**TASK GOAL**
Among the entries below, how many lines hold "inferior"? Only the number is wanted.

# # # # #

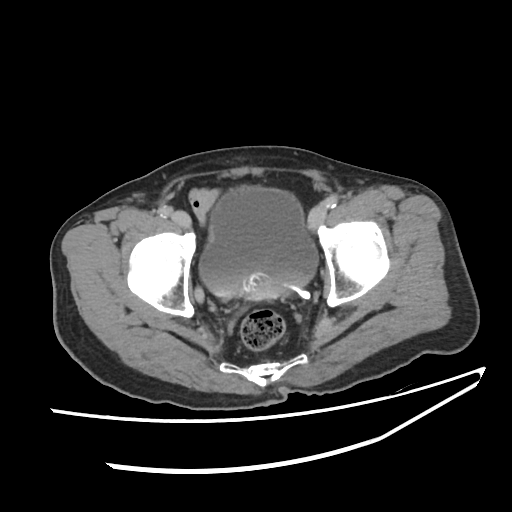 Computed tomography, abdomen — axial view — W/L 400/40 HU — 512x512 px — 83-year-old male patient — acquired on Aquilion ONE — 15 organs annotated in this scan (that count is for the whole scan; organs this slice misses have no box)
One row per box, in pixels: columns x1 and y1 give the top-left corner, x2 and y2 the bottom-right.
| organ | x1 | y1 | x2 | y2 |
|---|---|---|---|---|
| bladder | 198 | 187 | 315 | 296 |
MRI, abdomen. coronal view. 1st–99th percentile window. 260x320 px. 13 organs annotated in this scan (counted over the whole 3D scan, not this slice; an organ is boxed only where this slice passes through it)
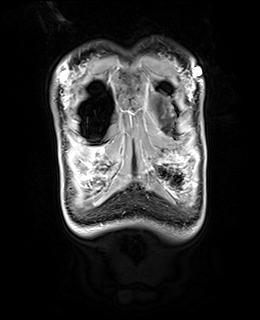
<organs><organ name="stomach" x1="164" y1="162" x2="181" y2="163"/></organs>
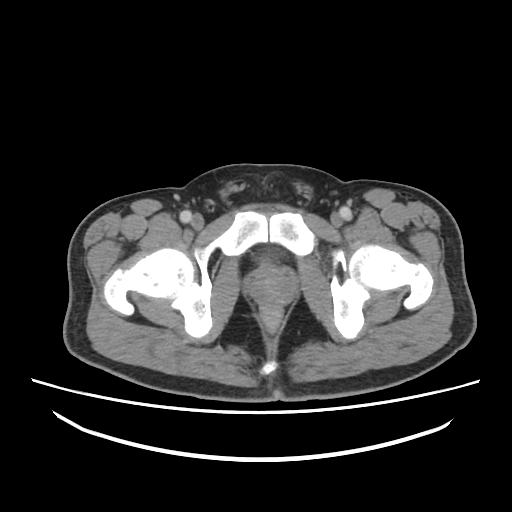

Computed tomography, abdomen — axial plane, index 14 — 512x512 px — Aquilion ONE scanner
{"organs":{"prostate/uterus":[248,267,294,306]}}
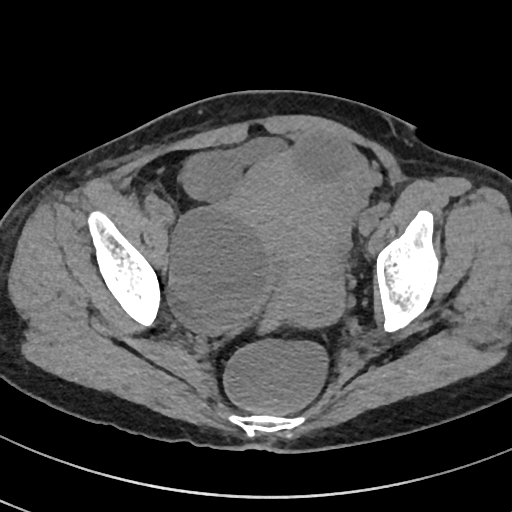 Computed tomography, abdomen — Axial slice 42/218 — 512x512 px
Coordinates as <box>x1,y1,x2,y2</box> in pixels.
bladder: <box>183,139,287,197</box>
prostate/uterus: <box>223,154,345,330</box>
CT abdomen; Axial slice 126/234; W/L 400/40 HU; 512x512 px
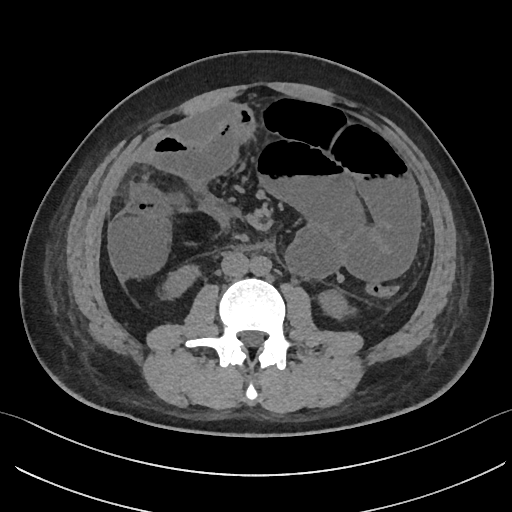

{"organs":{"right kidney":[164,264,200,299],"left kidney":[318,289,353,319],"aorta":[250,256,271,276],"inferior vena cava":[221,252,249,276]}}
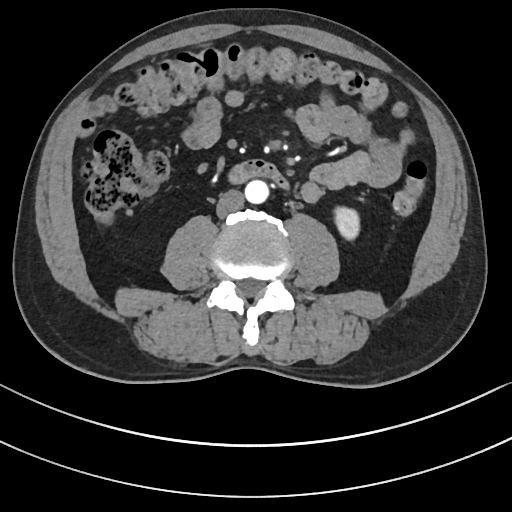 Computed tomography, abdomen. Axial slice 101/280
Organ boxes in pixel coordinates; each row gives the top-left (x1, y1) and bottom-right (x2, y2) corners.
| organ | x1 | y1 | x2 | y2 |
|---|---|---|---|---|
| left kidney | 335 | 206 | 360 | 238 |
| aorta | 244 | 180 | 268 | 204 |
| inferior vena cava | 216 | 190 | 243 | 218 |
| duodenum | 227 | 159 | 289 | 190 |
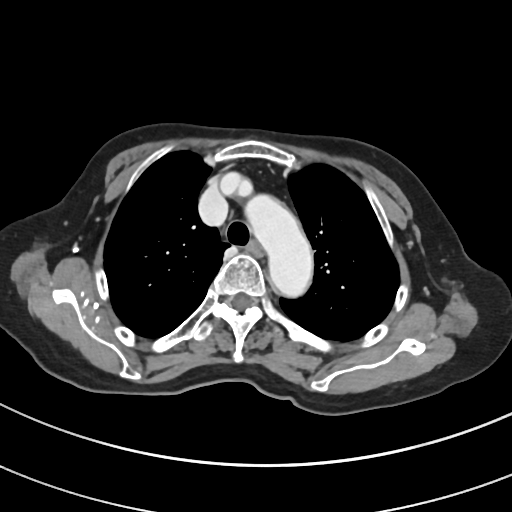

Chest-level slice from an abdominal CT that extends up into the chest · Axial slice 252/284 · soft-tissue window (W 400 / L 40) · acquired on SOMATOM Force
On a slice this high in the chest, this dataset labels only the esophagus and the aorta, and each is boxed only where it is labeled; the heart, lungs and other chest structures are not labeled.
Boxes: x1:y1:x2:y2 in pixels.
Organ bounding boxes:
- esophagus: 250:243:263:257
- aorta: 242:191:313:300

# # # # #

**SOLVED PROBLEM**
2